Items from a dataset:
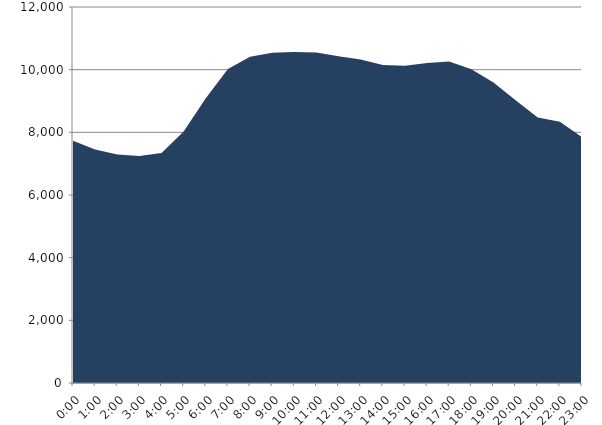
| Category | Series 0 | Series 1 |
|---|---|---|
| 2022-12-21 |  | 7733.411 |
| 2022-12-21 01:00:00 |  | 7451.094 |
| 2022-12-21 02:00:00 |  | 7296.507 |
| 2022-12-21 03:00:00 |  | 7243.922 |
| 2022-12-21 04:00:00 |  | 7342.455 |
| 2022-12-21 05:00:00 |  | 8030.061 |
| 2022-12-21 06:00:00 |  | 9091.424 |
| 2022-12-21 07:00:00 |  | 10019.641 |
| 2022-12-21 08:00:00 |  | 10412.348 |
| 2022-12-21 09:00:00 |  | 10536.38 |
| 2022-12-21 10:00:00 |  | 10564.165 |
| 2022-12-21 11:00:00 |  | 10548.895 |
| 2022-12-21 12:00:00 |  | 10431.468 |
| 2022-12-21 13:00:00 |  | 10324.898 |
| 2022-12-21 14:00:00 |  | 10148.417 |
| 2022-12-21 15:00:00 |  | 10122.225 |
| 2022-12-21 16:00:00 |  | 10211.073 |
| 2022-12-21 17:00:00 |  | 10263.936 |
| 2022-12-21 18:00:00 |  | 10010.422 |
| 2022-12-21 19:00:00 |  | 9590.016 |
| 2022-12-21 20:00:00 |  | 9026.155 |
| 2022-12-21 21:00:00 |  | 8476.617 |
| 2022-12-21 22:00:00 |  | 8339.748 |
| 2022-12-21 23:00:00 |  | 7840.769 |

__DESCRIPTION OF THE TASK__:
The entries above must be restated exactly in the answer, and the pictures left out.

__SOLUTION TO THE EXERCISE__:
| Category | Series 0 | Series 1 |
|---|---|---|
| 2022-12-21 |  | 7733.411 |
| 2022-12-21 01:00:00 |  | 7451.094 |
| 2022-12-21 02:00:00 |  | 7296.507 |
| 2022-12-21 03:00:00 |  | 7243.922 |
| 2022-12-21 04:00:00 |  | 7342.455 |
| 2022-12-21 05:00:00 |  | 8030.061 |
| 2022-12-21 06:00:00 |  | 9091.424 |
| 2022-12-21 07:00:00 |  | 10019.641 |
| 2022-12-21 08:00:00 |  | 10412.348 |
| 2022-12-21 09:00:00 |  | 10536.38 |
| 2022-12-21 10:00:00 |  | 10564.165 |
| 2022-12-21 11:00:00 |  | 10548.895 |
| 2022-12-21 12:00:00 |  | 10431.468 |
| 2022-12-21 13:00:00 |  | 10324.898 |
| 2022-12-21 14:00:00 |  | 10148.417 |
| 2022-12-21 15:00:00 |  | 10122.225 |
| 2022-12-21 16:00:00 |  | 10211.073 |
| 2022-12-21 17:00:00 |  | 10263.936 |
| 2022-12-21 18:00:00 |  | 10010.422 |
| 2022-12-21 19:00:00 |  | 9590.016 |
| 2022-12-21 20:00:00 |  | 9026.155 |
| 2022-12-21 21:00:00 |  | 8476.617 |
| 2022-12-21 22:00:00 |  | 8339.748 |
| 2022-12-21 23:00:00 |  | 7840.769 |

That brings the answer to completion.